The City of Manila topped the list with P47.480 million in unliquidated funds as of June this year, followed by Cebu City with P23.432 million, Iligan City with P20.502 million, and Taguig City with P17.639 million, according to the department.

Also on the list are Cagayan de Oro with P16.938 million, Puerto Princesa with P11.632 million; Ayungon, Negros Oriental, with P10. 992 million, Iloilo City with P9.982 million, Antipolo City with P9.751 million, and Zamboanga City with P8.565 million.

The department cited only the top 10 LGUs, but the total amount for liquidation by all local governments had ballooned to over P15 billion as of last year. This was based on fund releases from 2011 to 2016, the DSWD said in a statement on Saturday.
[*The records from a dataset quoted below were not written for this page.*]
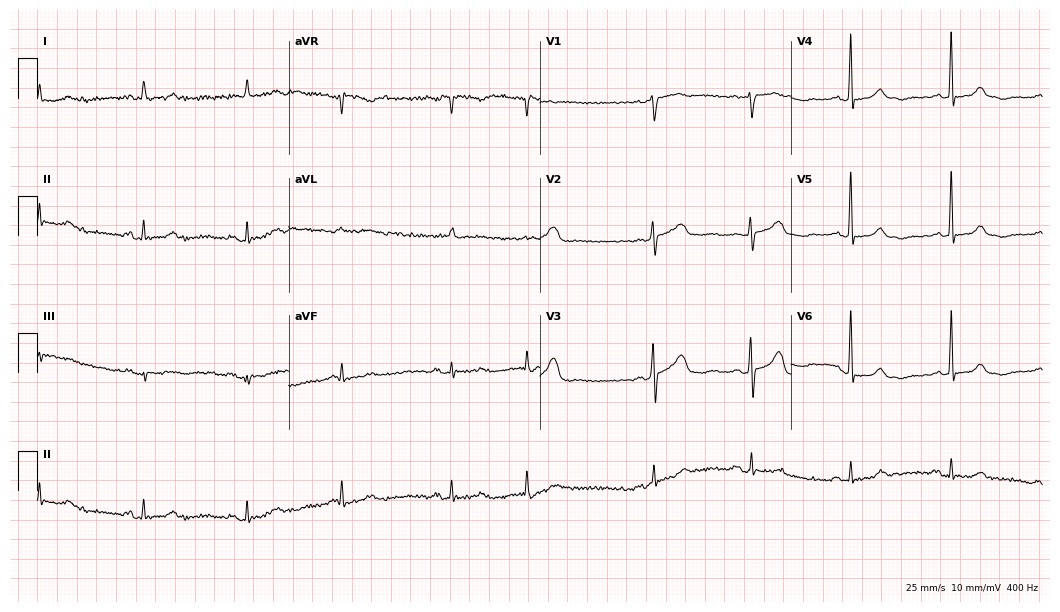
12-lead ECG from an 82-year-old woman. Screened for six findings — first-degree AV block, right bundle branch block, left bundle branch block, sinus bradycardia, atrial fibrillation, sinus tachycardia — none is recorded. Only these six findings were labelled.
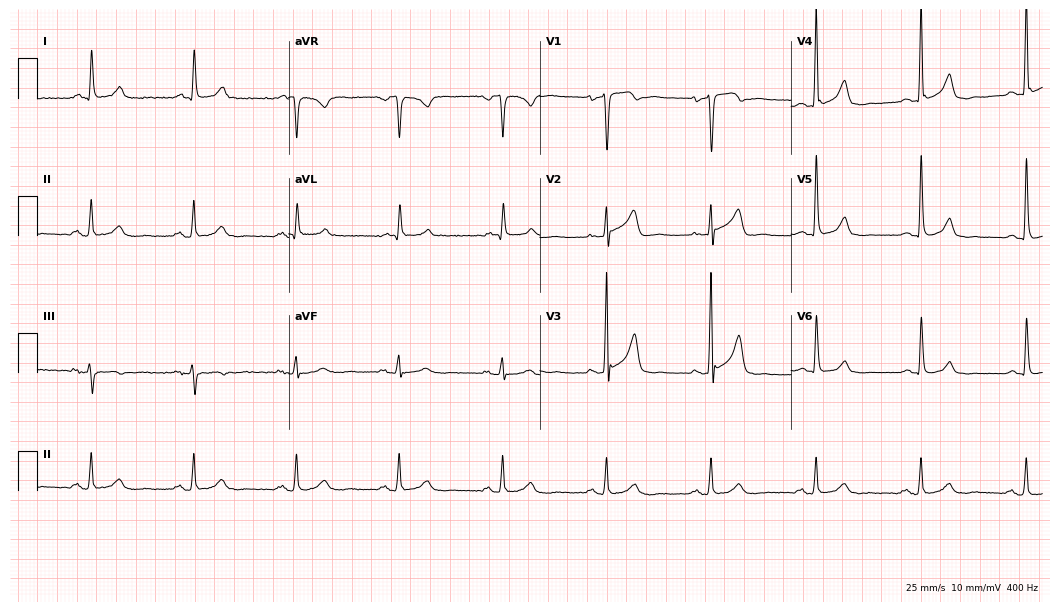
Standard 12-lead ECG recorded from a 55-year-old male patient (10.2-second recording at 400 Hz). Read as a normal ECG.
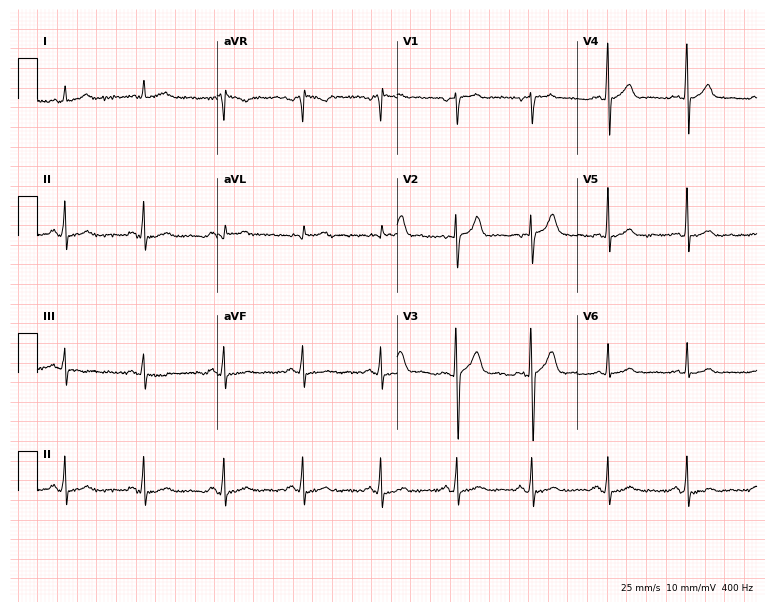
12-lead ECG (7.3-second recording at 400 Hz) from a male patient, 35 years old. Screened for six findings — first-degree AV block, right bundle branch block (RBBB), left bundle branch block (LBBB), sinus bradycardia, atrial fibrillation (AF), sinus tachycardia — none is recorded. Other findings, if any, are not listed.
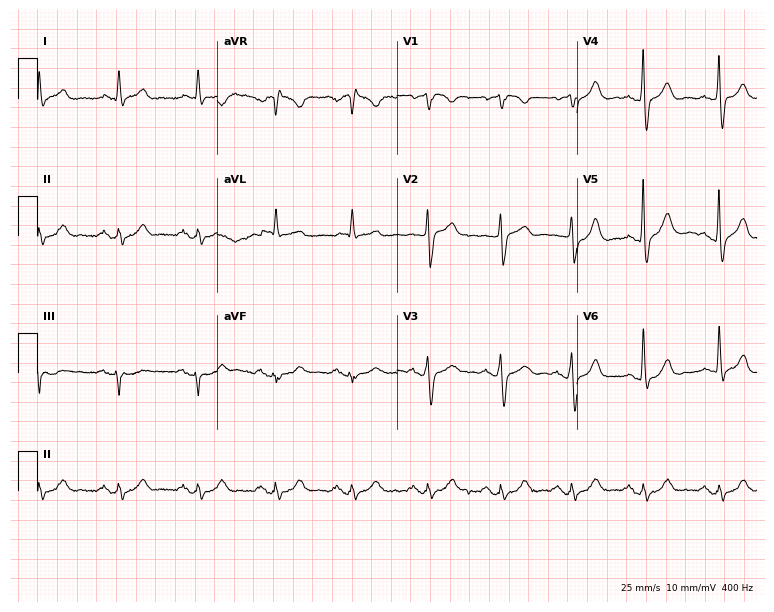
ECG (7.3-second recording at 400 Hz) — an 84-year-old man. Labelled as a normal ECG.
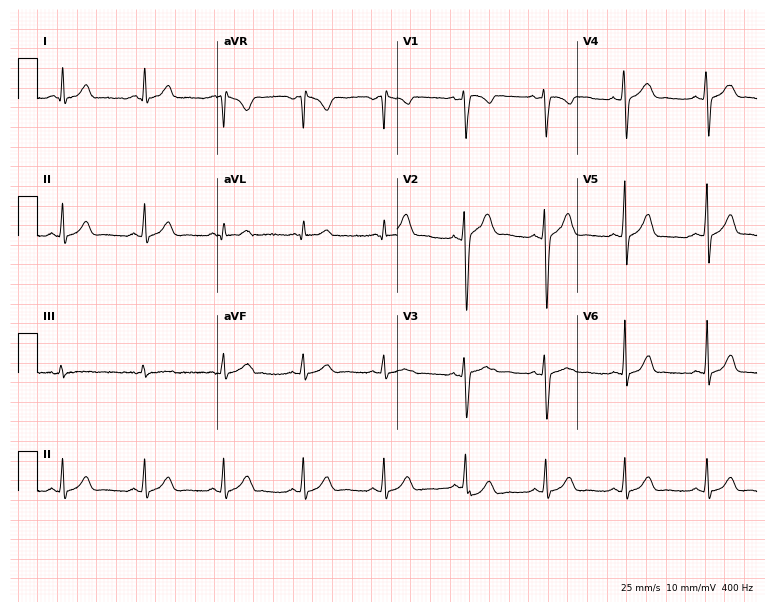
ECG (7.3-second recording at 400 Hz) — a man, 21 years old. Labelled as a normal ECG.
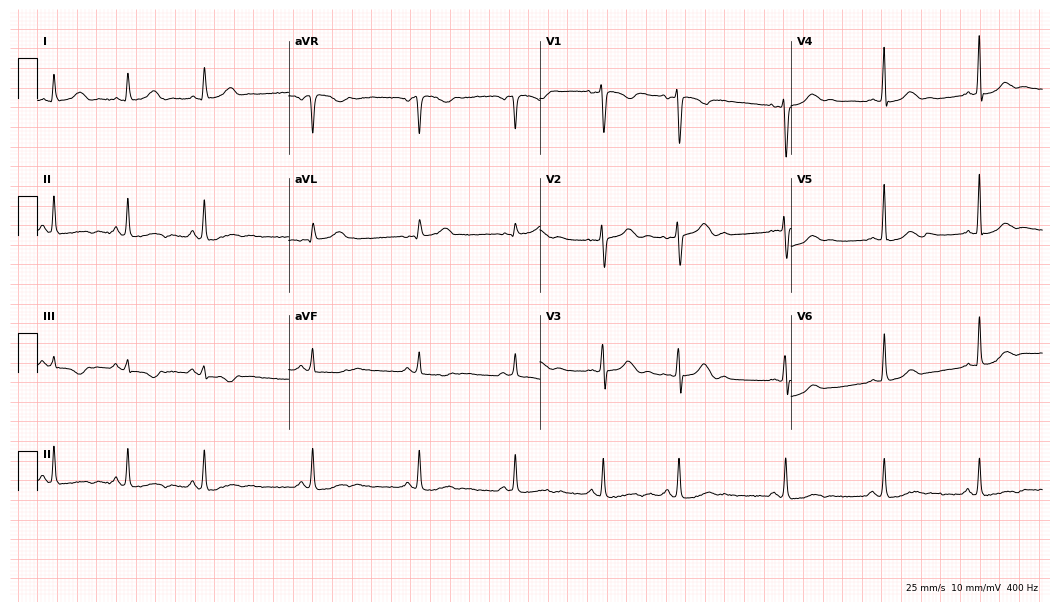
ECG (10.2-second recording at 400 Hz) — a 39-year-old female patient. Labelled as a normal ECG.
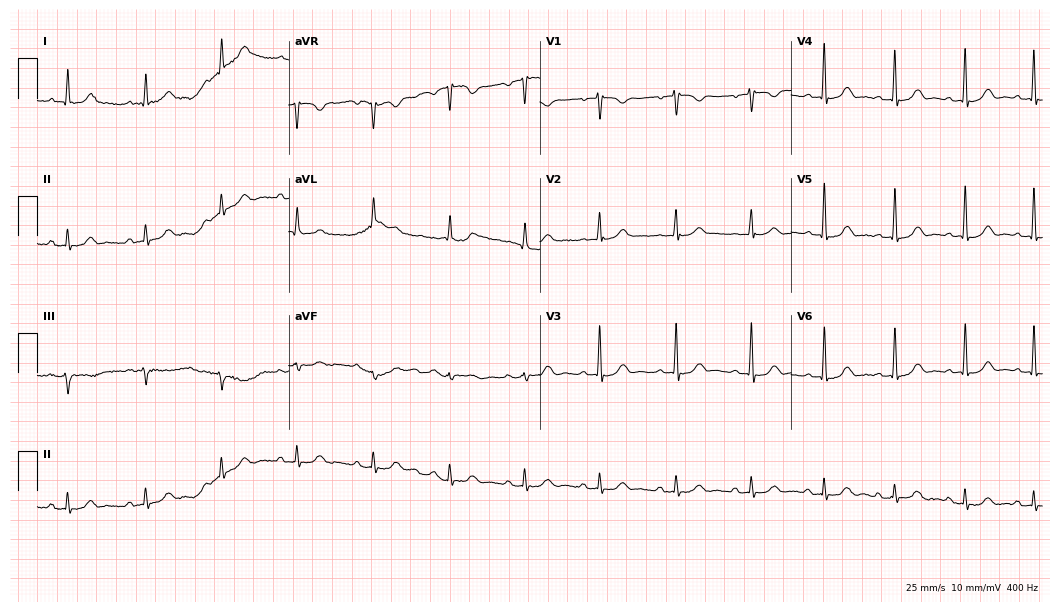
12-lead ECG from a male patient, 69 years old. Screened for six findings — first-degree AV block, right bundle branch block, left bundle branch block, sinus bradycardia, atrial fibrillation, sinus tachycardia — none is recorded. Other findings, if any, are not listed.
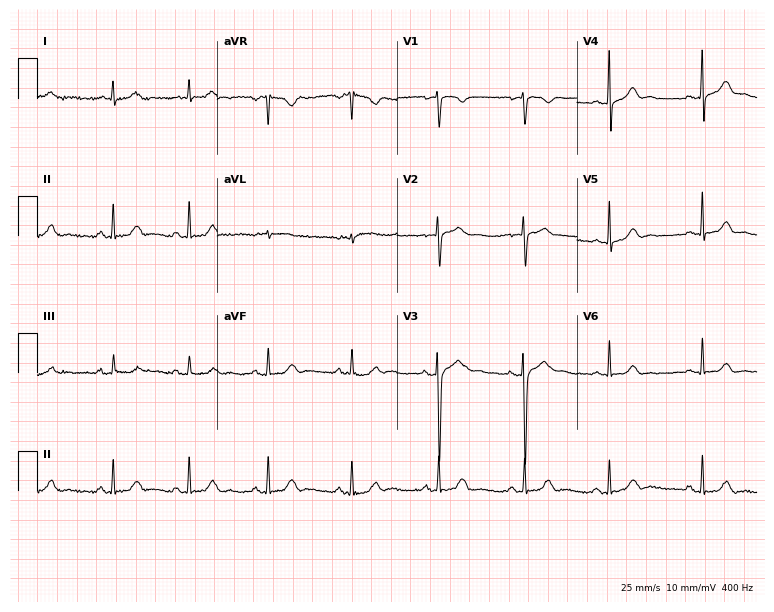
ECG — a 20-year-old woman. Labelled as a normal ECG.

The DSWD came up with the list after Sen. Loren Legarda, during a budget hearing last week, asked the department to identify LGUs that had become “notorious” for not liquidating funds used to implement DSWD’s Supplementary Feeding Program for children over the past six years.

Legarda, chair of the Senate finance committee, sought the information after the DSWD officer-in-charge, Usec. Emmanuel Leyco, explained that the LGUs’ failure to liquidate may cause the suspension of the program.

Leyco said the DSWD would not be able to “download” additional funds for the program until its liquidation records are reviewed by the Commission on Audit.

Leyco clarified that as of July 2017, the total unliquidated funds had already been reduced to P7.944 billion. But he pointed out that the situation remained serious because “inevitably, it is our intended beneficiaries that suffer as they are denied the assistance our programs seek to provide them.”

In the statement, Leyco stressed: “This is a ‘shame list,’ so to speak, and we really have to correct this weakness on the part of the LGU because the DSWD cannot release more funds to them to ensure the continued implementation of our program at the ground level so long as the LGUs do not liquidate.”